Ugandan Court Clerk Suspended For Dressing “Too Saxy” To Work

by Kim Boateng Posted on September 23rd, 2017

Kampala, Uganda. Sept 22: A court clerk/interpreter at Kasangati Magistrate’s Court in Wakiso District in Uganda has been suspended, for 2 weeks for dressing “too saxy” to her workplace. The lady, Rosemary Namuwanga, drew the ire of judicial authorities after appearing before them in a seductive dress. Ms Rosemary Namuwanga was on Thursday suspended by the Permanent Secretary of Ministry of Public Service, Ms Josephine Muwonge on grounds of indecent dressing.

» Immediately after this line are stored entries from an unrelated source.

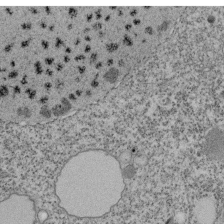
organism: Tetrahymena
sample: Cilia in tetrahymena
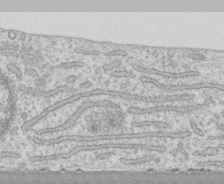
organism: Human
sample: CRL-1474
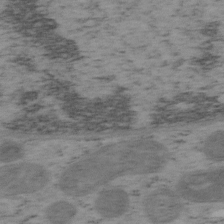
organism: Mouse
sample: OT-I killer T cells with ID8 ovarian cancer cells
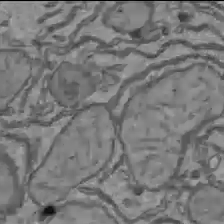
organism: C57BL Mouse
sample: Liver
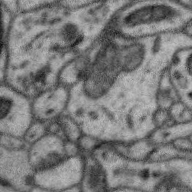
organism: Zebra finch
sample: Brain
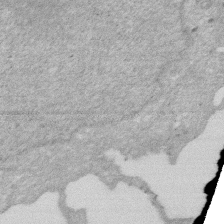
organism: Human
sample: HIV infected U937 cells
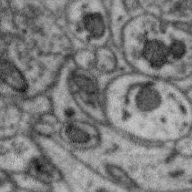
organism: Zebra finch
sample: Brain
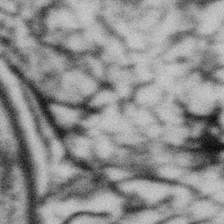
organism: Gemmata obscuriglobus
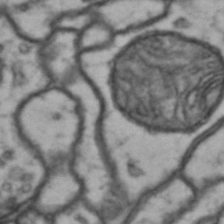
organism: Drosophila
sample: Brain
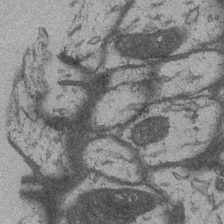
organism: Drosophila
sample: Optic medulla
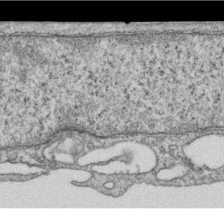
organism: Human
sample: Centriole in RPE cells
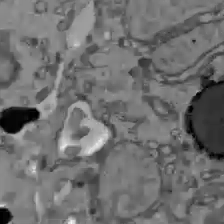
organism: C57BL Mouse
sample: Liver
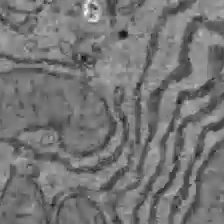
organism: C57BL Mouse
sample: Liver
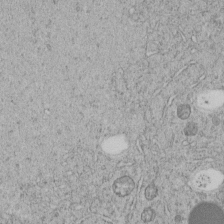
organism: C. elegans
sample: C. elegans embryo early stage
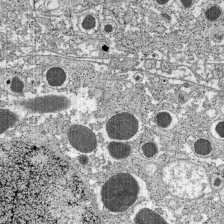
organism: C57BL Mouse
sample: Pancreatic islet
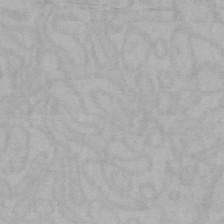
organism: Mouse
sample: Choroid plexus
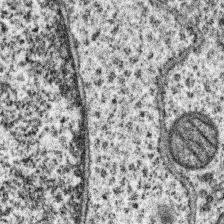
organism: Human
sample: HeLa cells
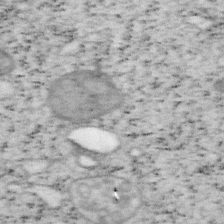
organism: Mouse
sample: OT-I killer T cells with ID8 ovarian cancer cells

Ms Muwonge faulted Ms Rosemary Namuwanga for defying public service standing orders by dressing in a manner that does not portray a good image of the judiciary and public service image.

Photo: Rosemary Namuwanga

According to a letter dated September 21, 2017 that was handed to Ms Rosemary Namuwanga , it stated that she was dressed in a very short and tight dress which by description did not fall within the generally acceptable standards of the established Notice NO.1 of 2017.

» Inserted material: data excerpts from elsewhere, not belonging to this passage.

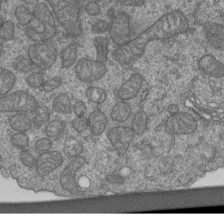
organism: Human
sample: Retinal organoid Rod and Cone cells
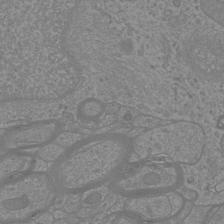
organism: Mouse
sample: Cortical neurons
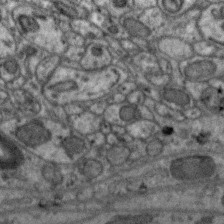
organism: Zebra finch
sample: Brain
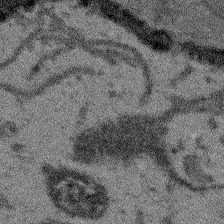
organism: Arabidopsis thaliana
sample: Root tip
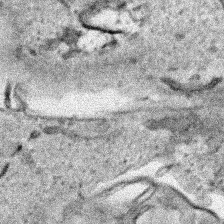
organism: Human
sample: Mitochondria in HCT116 cells
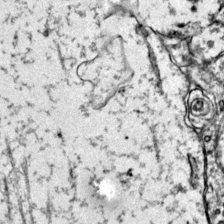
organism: Mouse
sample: Primary visual cortex
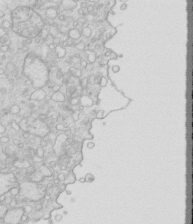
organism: Mouse
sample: Multiciliated cells
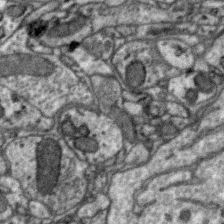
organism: Zebra finch
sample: Brain
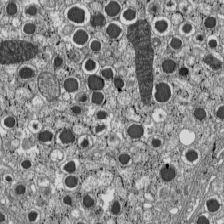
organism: C57BL Mouse
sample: Pancreatic islet
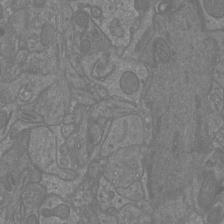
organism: Mouse
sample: Cortical neurons
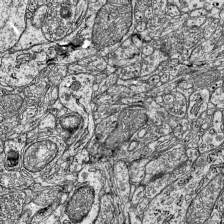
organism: Mouse
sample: Visual Cortex
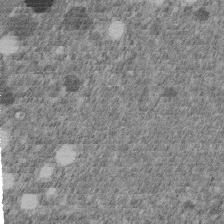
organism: C. elegans
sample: C. elegans embryo early stage
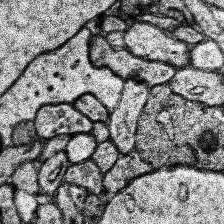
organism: Human
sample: Temporal Lobe
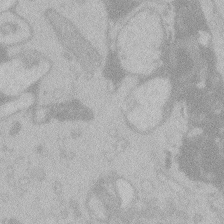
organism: Zebrafish
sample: Macrophage infected with Toxoplasma gondii
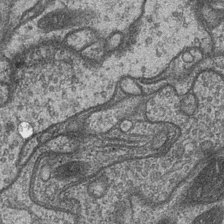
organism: Drosophila
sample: Optic medulla
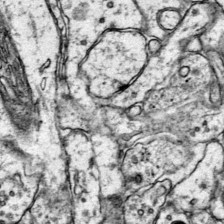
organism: Mouse
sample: Primary visual cortex
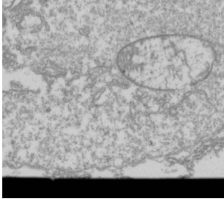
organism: Drosophila
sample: Cell division; meiosis; drosophila spermatocytes
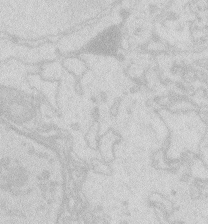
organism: Zebrafish
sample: Macrophage
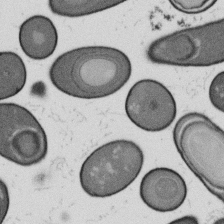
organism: B. subtilis
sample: Bacterial spore
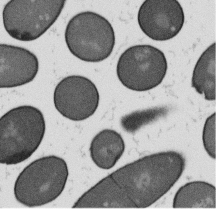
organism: B. subtilis
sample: Bacterial spore
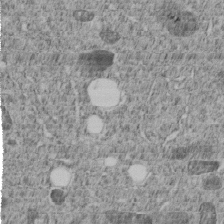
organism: C. elegans
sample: C. elegans embryo early stage
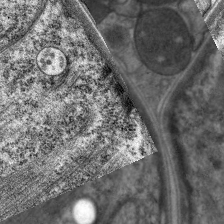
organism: C. elegans
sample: Pharynx
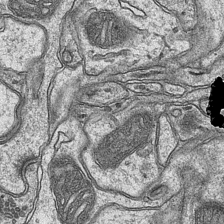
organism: Mouse
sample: CA1 Hippocampus
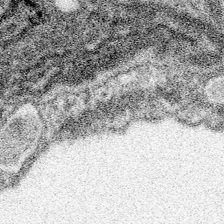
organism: Spongilla lacustris
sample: Neuroid cell
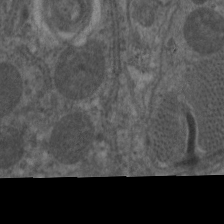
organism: C. elegans
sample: Pharynx
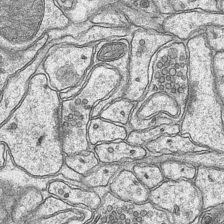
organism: Mouse
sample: CA1 Hippocampus
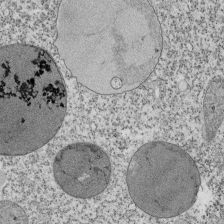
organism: Tetrahymena
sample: Cilia in tetrahymena
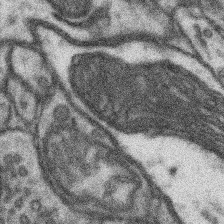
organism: Mouse
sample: Somatosensory cortex neuropil
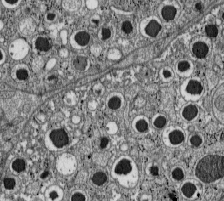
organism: C57BL Mouse
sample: Pancreatic islet
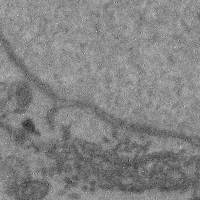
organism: Mouse
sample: Cerebral cortex
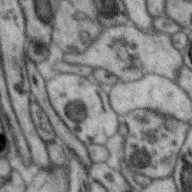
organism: Zebra finch
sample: Brain
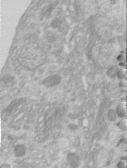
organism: Human
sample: Centriole in RPE cells
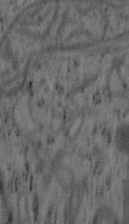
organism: Human
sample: HeLa cells
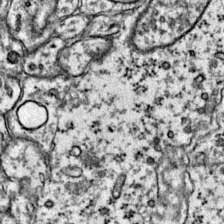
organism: Mouse
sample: Primary visual cortex
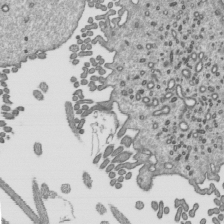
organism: Mouse
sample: Mouse epididymis efferent ductule cilia
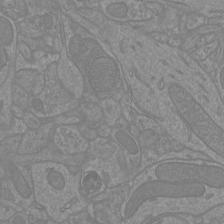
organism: Mouse
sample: Cortical neurons
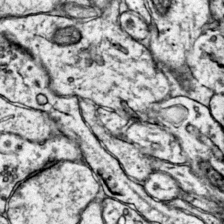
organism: Mouse
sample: Primary visual cortex

“This is to inform you that, today September 21, while you were invited to the office of the Permanent Secretary to the judiciary for an explanation regarding non-payment of your salary and allowances for the month July 2017, you turned up dressed in a manner that does not portray a good image of the Judiciary and Public Service at large,” reads part of the letter.

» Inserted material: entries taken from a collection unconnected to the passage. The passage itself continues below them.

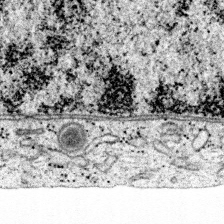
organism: Human
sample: HeLa cells
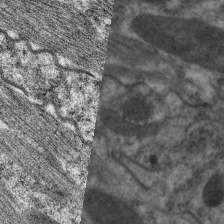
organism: C. elegans
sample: Pharynx
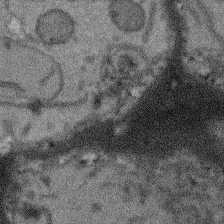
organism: Arabidopsis thaliana
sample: Root tip
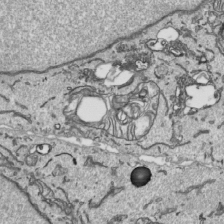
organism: Human
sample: Mitochondria in HCT116 cells
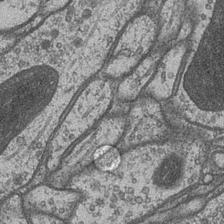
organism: Drosophila
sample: Optic medulla
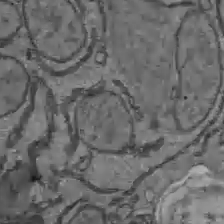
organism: C57BL Mouse
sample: Liver
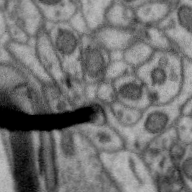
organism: Zebra finch
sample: Brain
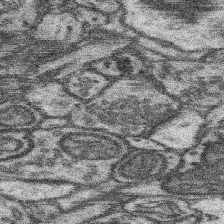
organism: Mouse
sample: Somatosensory cortex neuropil
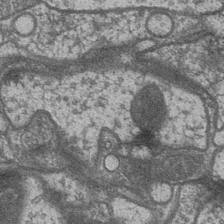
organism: Drosophila
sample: Optic medulla
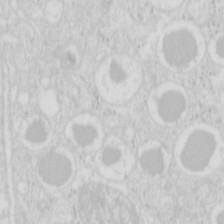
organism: Mouse
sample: Pancreas
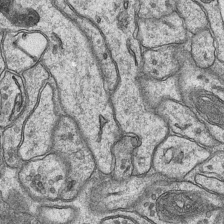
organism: Mouse
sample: CA1 Hippocampus
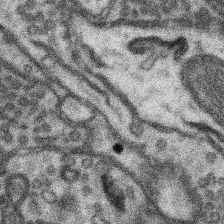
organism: Mouse
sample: Somatosensory cortex neuropil
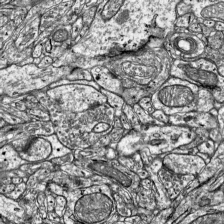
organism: Mouse
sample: Visual Cortex
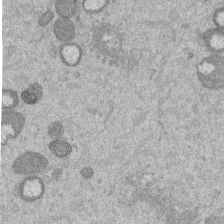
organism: Mouse
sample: Dividing mouse embryo 1 cell stage
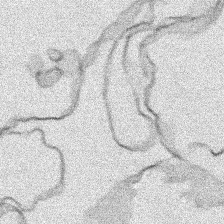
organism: Human
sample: Mitochondria in HCT116 cells
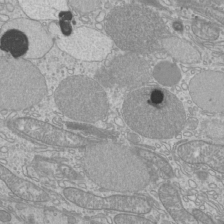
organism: Mouse
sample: Cilia; mouse epididymis
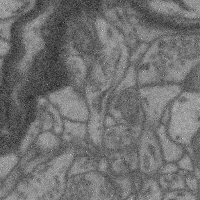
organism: Mouse
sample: Cerebral cortex
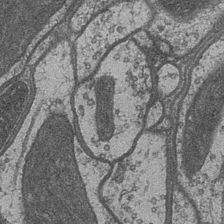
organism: Drosophila
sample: Optic medulla
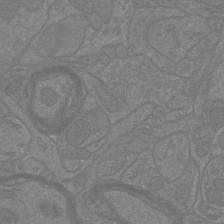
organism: Mouse
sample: Cortical neurons

The letter further stated that…“In accordance with the established notice NO.1 of 2017, this is to suspend you from duty for a period of two weeks with effect from September 21 to October 4, 2017.”

Ms Namuwanga becomes the seventh civil servant to be affected by the Ministry of Public Service guidelines that were issued early this year banning sleeveless, transparent and tight clothing for non-uniformed officers in Public Service.

The Uganda Public Service Standing Orders, 2010, stipulates that officers shall be required to dress decently and in the generally acceptable standards in the Uganda Community.

The orders, however, do not highlight what would constitute decent, smart and reasonable dressing.

In line with the guidelines, all female members of the public service are required to dress in a skirt or dress that is not above the knees, with a smart, long or short sleeved blouse.

All clothing is expected to cover the cleavage, navel and the back while sleeveless and transparent blouses and dresses were banned. Also banned are tight fitting dresses and skirts, flat shoes and coloured hair presented in form of natural, braids and hair extensions.